この日本でどうやって入手したのか、本物の銃のようだ。
しかもワルサー社製の銃口が細いタイプ。おそらく男の趣味なのだろう。
「ひ、ひううううぅぅぅ!?」
いずなは発砲に驚き恐怖し、両手で頭を守りながら伏せた。
いずなだけでは無く、乗客の皆が慌てふためき、座席の後ろに顔を隠している。
「よーし、このまま港まで行って貰おうか。
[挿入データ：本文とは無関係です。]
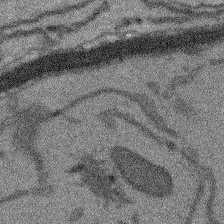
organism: Arabidopsis thaliana
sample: Root tip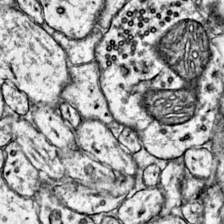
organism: Mouse
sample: Primary visual cortex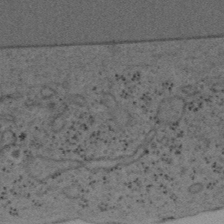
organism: Human
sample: HeLa cells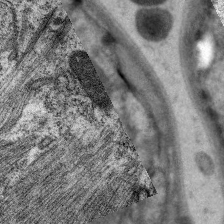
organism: C. elegans
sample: Pharynx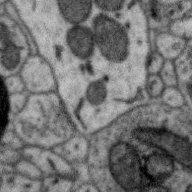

脳ミソぶち抜かれたくなければな」
「は、はい……撃たないで……」
男達の命令通りに、運転手がハンドルを回す。
乗客たちに銃を向けている男は、大きなバッグを持っている。
そのバッグの閉じ切れていないファスナーの端から、札束が見える。
何かしらの非合法な手段で大金を入手し、その逃走中なのだろう。
しかし港まで逃げるのに、何故わざわざバスジャックをするのか?
タクシーを拾っては駄目だったのか?
まだ警察に見つかっているわけでも、追われているわけでも無さそうなのに。
その理由は分からない。
おそらく男達も、自分達のリスキーな行動を自覚していない。
ただ一つだけ言えることがある。
柊木いずなは、不幸を作り出してしまう少女なのだ。
◇
その頃、
「ねえねえテルちゃん、この帽子あたしに似合うー? 可愛いー?」
「はい。可愛いですよ姉さん」
「やったー! あっ、テルちゃんにはこっちのリボンが似合いそう!」
「えっ……いえ、リボンは遠慮しておきます」
と、仲良くショッピングの続きをやっている。
平和な午後であった。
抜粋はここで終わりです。